未完成の絵を置き去りに、アトリエを離れたいと思ったことは。
それでも外を歩いて頭を冷やす必要があると判断したのだ。今の自分はどうかしている。
花蓮のあのまなざし。
あどけなさが残る彼女の顔に、日増しに憂いの色が加わっていく。その表情が頭から離れなくなりそうだ。
「……どうかしてるな」
雷が落ちた日にブレーカーが落ちてしまった。
電気だけでなく、自分のなかに描いてきたビジョンも。代わりに映り込んでしまったのが、ひとりの人間。
夏の暑さで頭がイカれたとしか思えない。
花蓮と向き合うと冷静さを欠きはじめる。
最初は鞠絵の突飛な思いつきで描くことになった肖像画だ。描くのは誰でもよかった。
モデルとしてじっとしていてくれればどんな人間でもよかった。鞠絵の候補に挙げたのが、彼女の姪である花蓮だったというだけだ。長峰にとっては、絵のモデルとはただの被写体に過ぎない。内面まで表現できるかを突き詰めていった結果、こうなってしまった。
支障をきたす前に……いや、もう支障が出ている。
早く絵を完成させなければならない。しかし、完成させればこの夏の時間は完全に終わってしまう。
彼女も、花蓮もそれを予感しているはずだ。だからこそ、絵を描き終わった後のことを気にしているのだろう。
絵の完成が現実味を帯びて、迫っている。
近所をぐるり一回りしてくると、鞠絵の家の門扉の前で花蓮が立っていた。真昼の日差しのなかに立つ花蓮の額には汗が滲んでいる。
「どうした? そんなところで突っ立ってると、また熱中症で倒れるぞ」
「散歩に出たっていうから……描くのやめちゃうんじゃないかって心配になってきた」
花蓮の言葉に、長峰はやはり自分の想像は間違っていないと確信する。
「完成目前で放り出すわけないだろ」
率直な答えに、花蓮は安堵すると同時に寂しさを覚える。長峰が玄関を潜ると、花蓮もその後に続いた。アトリエ代用の部屋へ直行する。
(大丈夫だ。きっと描き上げられる)
キャンバスをのせたイーゼルの前に立つ。花蓮がつられるようにいつもの椅子に座った。日々モデルの表情はちがって見える。最初は彼女の内面ばかりに拘ったが、完成を前にして掘り下げる必要がなかったことに気づく。

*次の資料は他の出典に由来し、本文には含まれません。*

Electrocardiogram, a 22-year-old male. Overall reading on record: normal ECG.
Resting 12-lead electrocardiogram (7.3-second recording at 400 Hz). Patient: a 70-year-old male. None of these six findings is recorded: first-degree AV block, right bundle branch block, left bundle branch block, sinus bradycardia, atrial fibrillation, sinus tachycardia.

自分が花蓮から感じ取ったままを描けばよかったのだ。明朗だけじゃない、複雑さと危うさを併せ持つ十代の少女の姿を。
そう……十代の少女だ、と再認識したとたん無意識に長峰の口から溜息が漏れた。
「どうしたの?」
「いや、なんでもない」
妙に思った花蓮の問いを受け流し、長峰はキャンバスのなかの彼女を見つめる。すべてを描き尽すつもりで臨んだ肖像画だが、鞠絵の指摘がどれほど奥深いものかを今、思い知った。

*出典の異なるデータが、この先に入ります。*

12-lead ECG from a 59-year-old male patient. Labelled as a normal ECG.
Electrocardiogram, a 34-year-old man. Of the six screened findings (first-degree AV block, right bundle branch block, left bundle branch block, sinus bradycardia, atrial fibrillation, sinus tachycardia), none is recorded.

間違いなく、描ききれていない部分に自分は惹きつけられている。言葉でも絵でも表現できない魅力に。
「お前は、絵が完成したらどうする?」
「自分の家に帰って、夏休みが終わってからのこと?」
まあな、と返事をした長峰に花蓮は大袈裟に驚いて見せた。
「長峰さんがそんなこと聞いたの初めてじゃない?」
だから驚いているのかと聞き返せば、花蓮は何度も首を縦に振る。小鼻が膨らんでいるので本当に興奮しているようだ。
「初めてってことないだろう」
「あるよ! 私がひとりで喋ってても、話にわり込んだりしないし、私に聞き返すことってなかったもん!」
花蓮に真向から否定された。言った言わないの問題は、女性の記憶力に敵わない。
それに花蓮は嘘が下手だ。躊躇いもなく断言できるということは間違いなく事実なのだろう。

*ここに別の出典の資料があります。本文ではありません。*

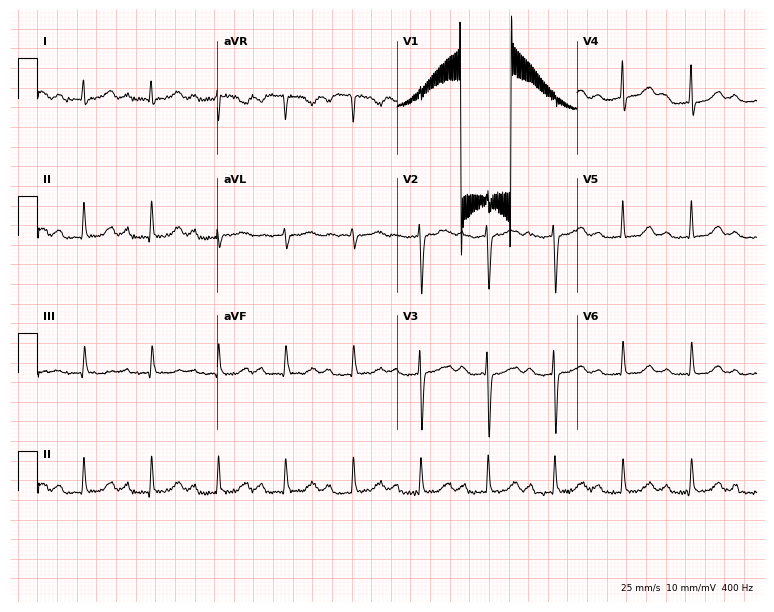
Standard 12-lead ECG recorded from a female patient, 37 years old. None of these six findings is recorded: first-degree AV block, right bundle branch block (RBBB), left bundle branch block (LBBB), sinus bradycardia, atrial fibrillation (AF), sinus tachycardia. Findings outside these six are not listed.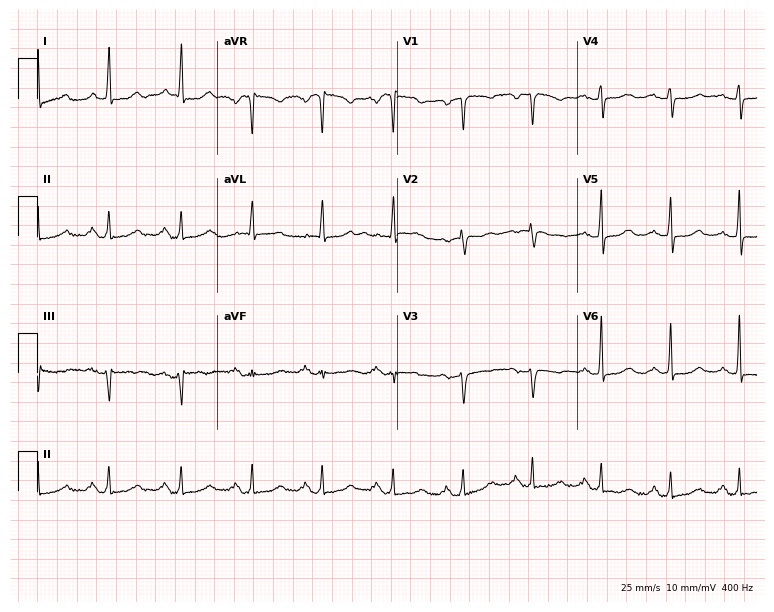
Resting 12-lead electrocardiogram (7.3-second recording at 400 Hz). Patient: a 63-year-old female. None of these six findings is recorded: first-degree AV block, right bundle branch block, left bundle branch block, sinus bradycardia, atrial fibrillation, sinus tachycardia. Other findings, if any, are not listed.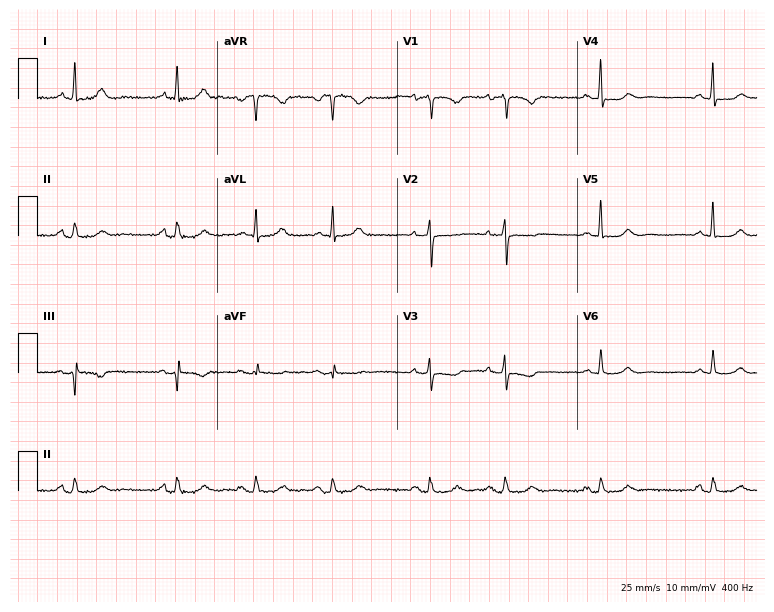
Standard 12-lead ECG recorded from a woman, 82 years old. None of these six findings is recorded: first-degree AV block, right bundle branch block, left bundle branch block, sinus bradycardia, atrial fibrillation, sinus tachycardia. Other findings, if any, are not listed.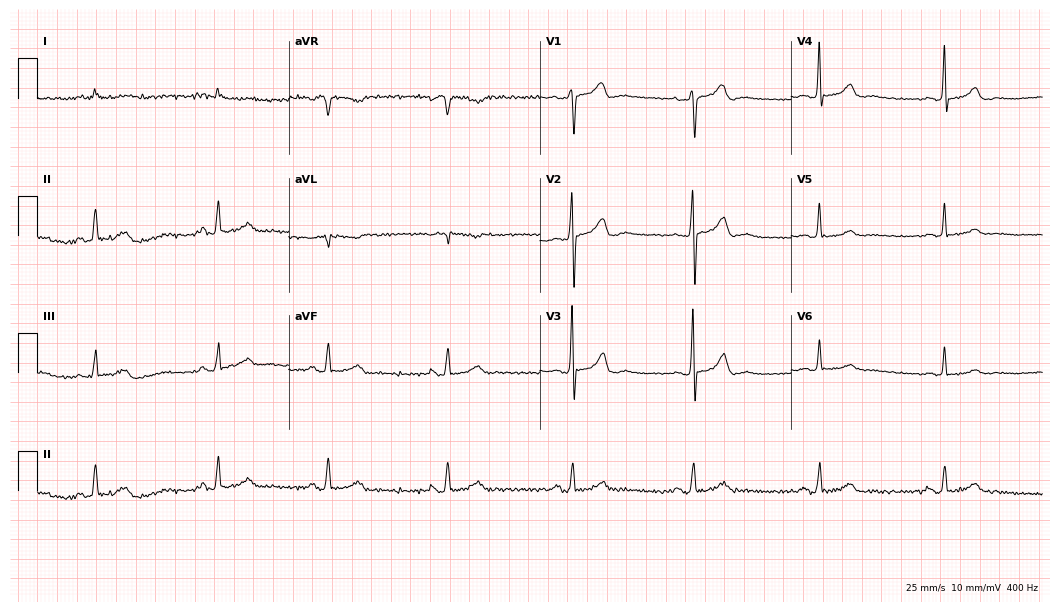
12-lead ECG (10.2-second recording at 400 Hz) from a man, 77 years old. Screened for six findings — first-degree AV block, right bundle branch block, left bundle branch block, sinus bradycardia, atrial fibrillation, sinus tachycardia — none is recorded.

「わかった、わかった。それで、絵のモデルから解放されたら何をしたい?」
「まずは、蓮実に叱られるから宿題を仕上げる」
賢明なことだと長峰は笑う。
小学生の妹が見張り役とは、どれだけぐうたらな女子高生なんだと当初は驚いたものだ。
「それから、新学期になったらちゃんと部室にも小まめに顔を出そうかなって」
「部活……ああ、演劇部だったな」
普段からの花蓮の会話を思い出して相槌を打てば、彼女がさらに驚いていた。
「長峰さんって意外と人の話覚えてたんだね」
花蓮の言うとおりだ。適当に聞き流しているつもりだったのに、彼女の話を細かく記憶している。
自分でも意外だった。
「演劇部なんて、お前芝居できるのか? 嘘もまともにつけないだろう!」
ショッピングモールでスカウトされたのが影響しているのか。だが、あの男が本当に芸能事務所の人間だったのかは怪しいところだ。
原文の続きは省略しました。